Exactly. Biscuits have only one function in edge joining, they align the boards when cramping up and prevent slippage. However always use the fence of the joiner rather than the base. If there is a slight bow in the wood, using the base will throw the biscuits out of alignment. Getting a clean join at right angles to the face calls for good technique. I use my table saw with a good blade which I think is easier than edge planing.
 
Last edited:
Forgive my naivety* but are there any visual samples you'd care to point to that show (somehow) shrinkage/expansion and how one deals with it in various circumstances. I'm highly interested and way, way, out of my depth.

I'd happily embarrass myself (further) by making this a full post if required.

*I'm being unusually polite to myself. The more I read the posts/comments on this site the more I realise I know nothing and am, at times, dumbfounded by the complexity of working with wood.

Not a great photo but this is the underside of a large rustic table I made for a friend (the top is in two halves, you can just see the worktop connector bolt cut out in the shadow where the two halves will join). You can see the holes for the screws are slotted so the top can expand or shrink. If you don't allow for movement the top would probably bend as it expanded if it took on moisture or crack if it dries out and shrinks. The slots allow the top to "float" so hopefully there will be no problems.

slots.jpg
 
Last edited:
To the OP, do a search for the thread by "Custard" of this parish on how to edge joint. it is clear and concise with pictures and is written by one of the most experienced, qualified and talented woodworkers I know of. He is an ex Barnsley workshop apprentice, you may not be aware of this workshops standing in the world of furniture but it is held in the highest regard by the master craftsmen the world over.
 
Yes to all the above.
There is an interesting technique of inserting a loose tenon between two boards and draw boring to pull them together. More for industrial environments perhaps but mouseman Thompson uses it on some of his table tops. Hasn't worked too well in this example but it's not been done well either.
Better to have both dowels close to the join line or 3 dowels on each side in a shallow triangle close to the line. Little repeat patterns of 6 dowels
Glue to join the boards but no glue in the mortice and tenon.
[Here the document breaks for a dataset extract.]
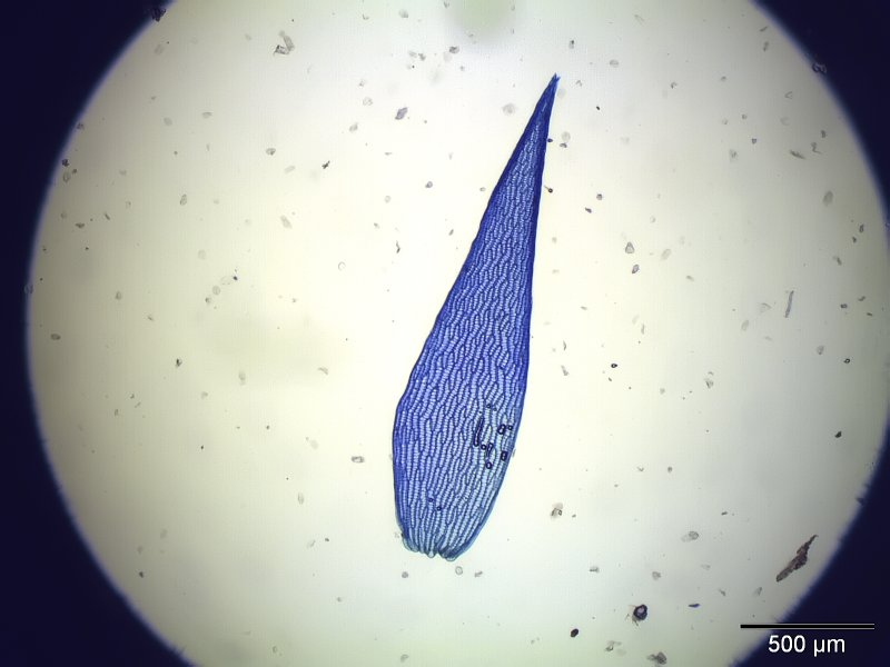 Schmalblättriges Torfmoos (Sphagnum angustifolium), Astblatt, Vergrößerung: 40x
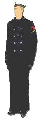 Rysunek został poprawiony i przedstawia obecnie stopień starszego marynarza, ze względu na nieużywanie już przez matów mundurów marynarskich.
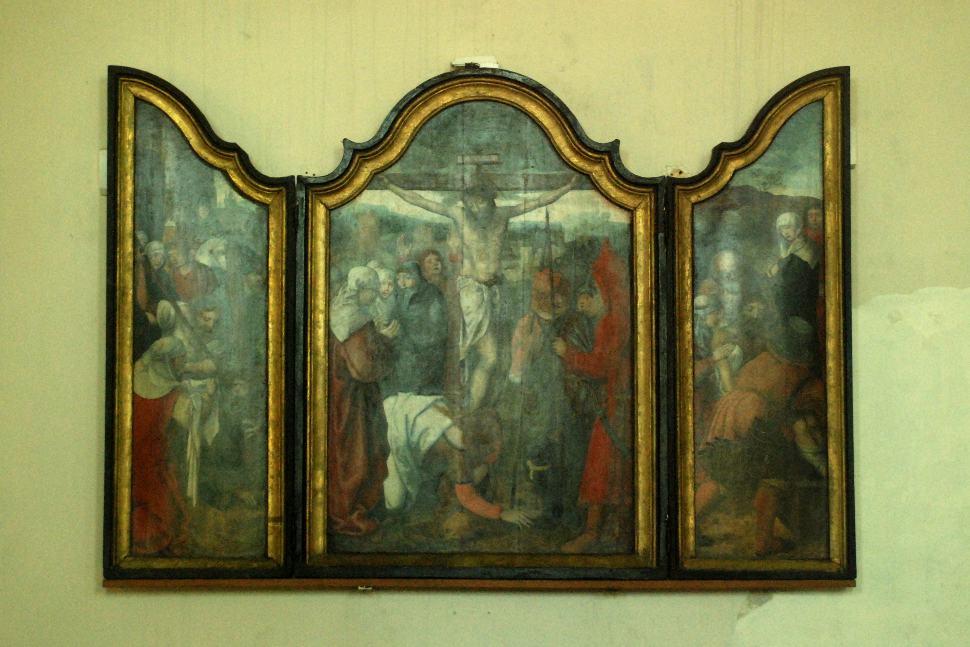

Screenshot 2021-11-11 at 10.09.26.png
 
Last edited:
Not a great photo but this is the underside of a large rustic table I made for a friend (the top is in two halves, you can just see the worktop connector bolt cut out in the shadow where the two halves will join). You can see the holes for the screws are slotted so the top can expand or shrink. If you don't allow for movement the top would probably bend as it expanded if it took on moisture or crack if it dries out and shrinks. The slots allow the top to "float" so hopefully there will be no problems.

View attachment 121585
:oops: Really. I didn't know.
 
I use ply to aid alignment when making solid (olive) wood worktops and bar tops. A 6mm strip of marine ply fits perfectly in a 6mm routed groove (on 25mm thick boards in my case). If you're gluing up over a long length they make things easier. I use marine ply because "normal" play is about 5.2/5.3mm thick and marine is 6.0mm you can glue them in place, or not. I do, but I doubt it adds much.